The reaction to the distorted focus and growing power of the Federal government took longer to materialize. Liberalism continued to gain ground from 1933 to 1945 as Franklin Roosevelt laid the foundation for an all-intrusive government with the policies of his New Deal. The first Humanist Manifesto published in 1933 agreed with the policies of the New Deal when it stated, “a socialized and cooperative economic order must be established to the end that equitable distribution of the means of life be possible.” In the 1960’s President Lyndon Johnson’s welfare state known as the Great Society, picked up where the New Deal had left off in pursuit of this objective.

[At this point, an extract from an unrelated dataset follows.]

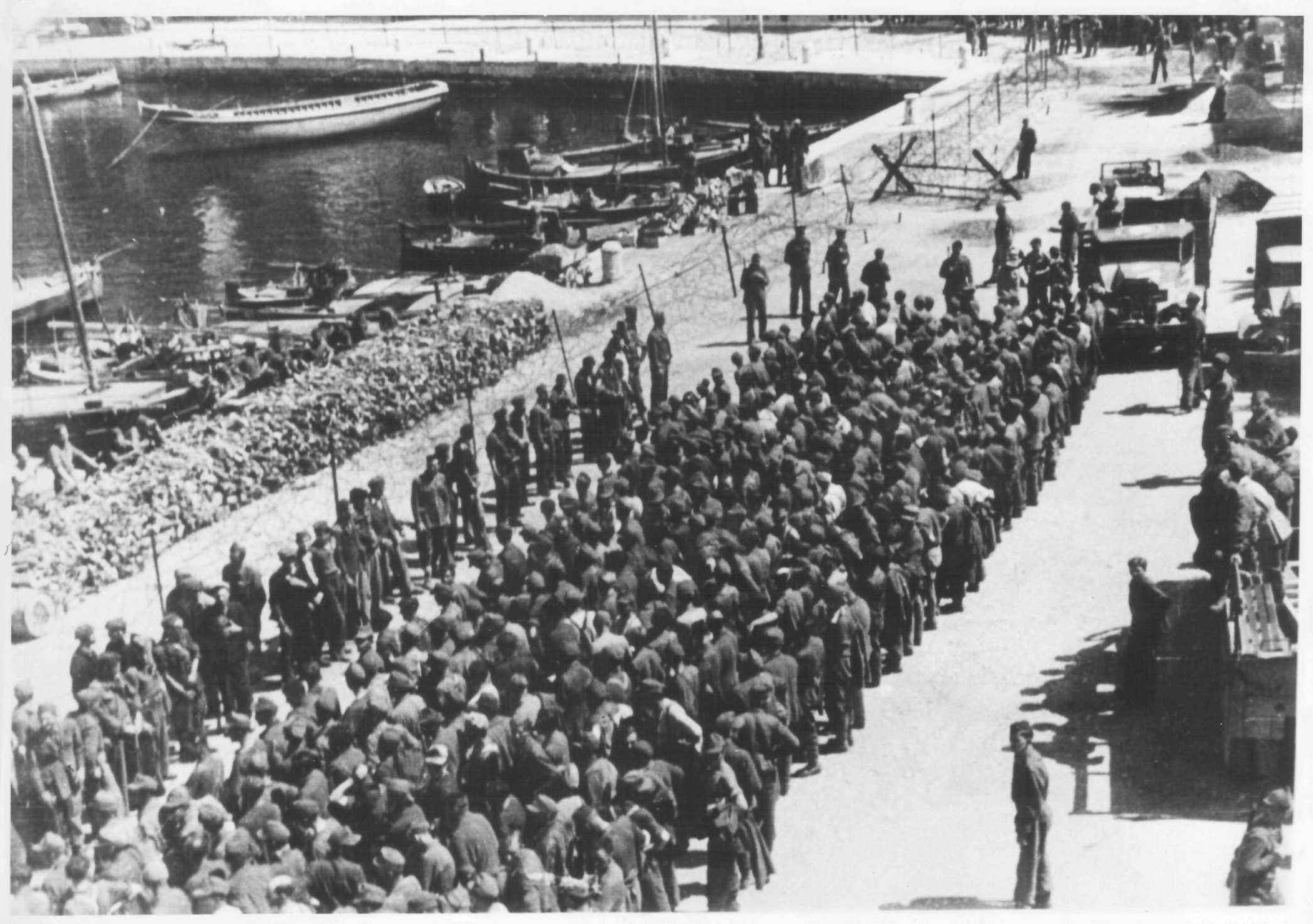 Srpskohrvatski / српскохрватски: Nemački zarobljenici sa Mljeta i Korčule spremaju se za deportaciju u zarobljenički logor na otoku Biševu kod Visa, april 1944.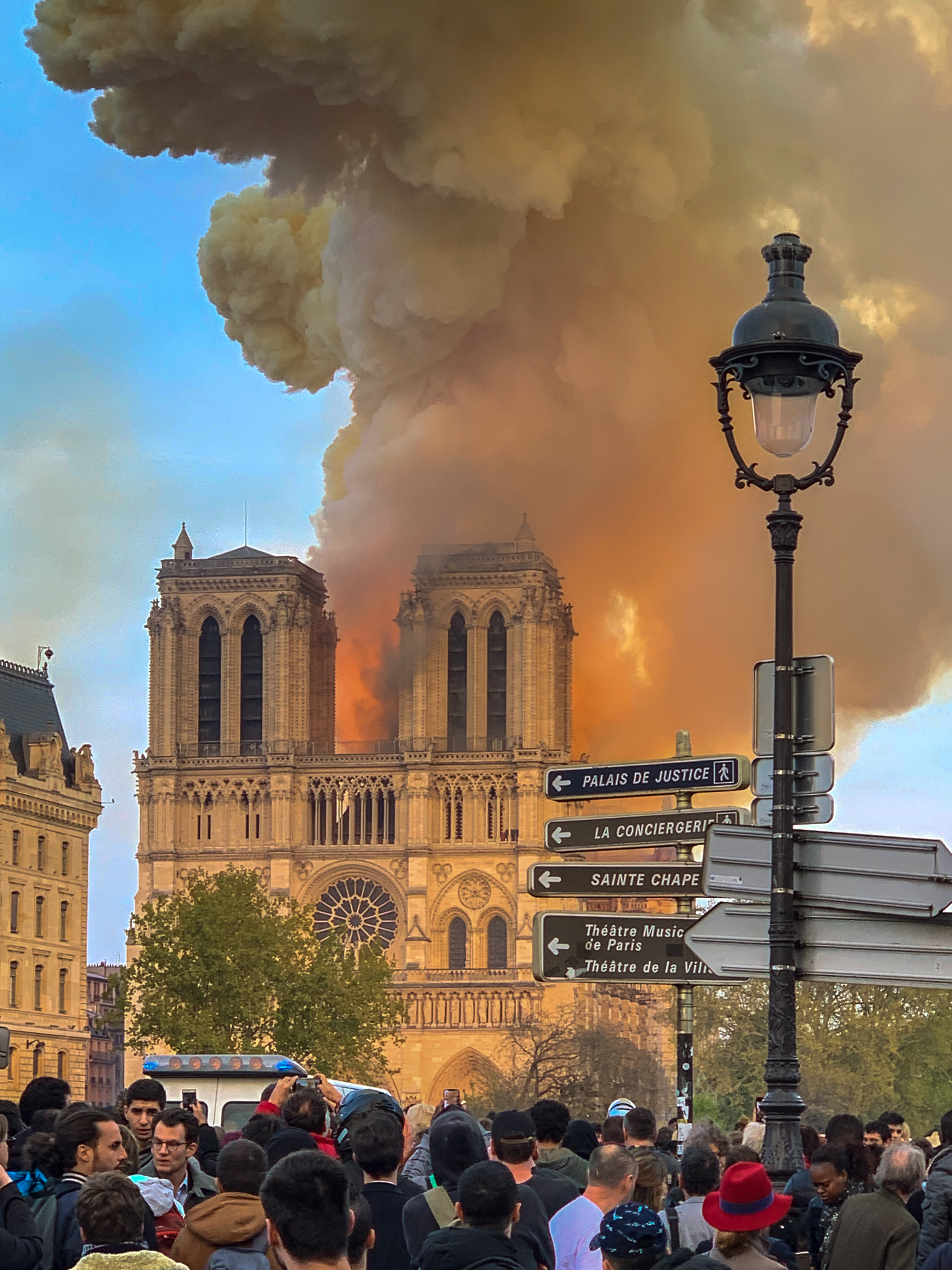 Notre Dame de Paris, brandend. 15 april 2019

By the 1980’s the ever-increasing weight of burdensome taxes and wasteful government policies coupled with radical liberal causes such as legalized abortion, generated a popular conservative backlash. The active political involvement of private conservative organizations such as the Moral Majority and the Family Research Council helped mobilize the grass roots electing Ronald W. Reagan President in two successive elections of landslide proportions. The elections of 1980 and 1984 empowered the conservatives as they enacted large reductions in tax rates and government regulations while reversing liberal social polices setting the stage for the struggles of today.

An international event that occurred in West Berlin, Germany in 1987 dramatically demonstrated the widespread impact of this movement beyond America. President Reagan, in a bold speech, demanded that the USSR (United Soviet Socialist Republics) an entity he had earlier labeled as the “Evil Empire,” tear down the wall erected by the Communists separating Communist East Berlin from the West. On November 9, 1989, the wall did come down in dramatic fashion, bringing freedom to millions previously enslaved by Communism.

As Conservatism continues to confront the likes of Liberalism, Socialism and Modernism in the current battle that we see erupting all around us, the legacy of victory at home and abroad left during the 1980's provides encouragement for the ultimate victory over the threats posed by the false doctrines of European origin that seek to erode our freedoms.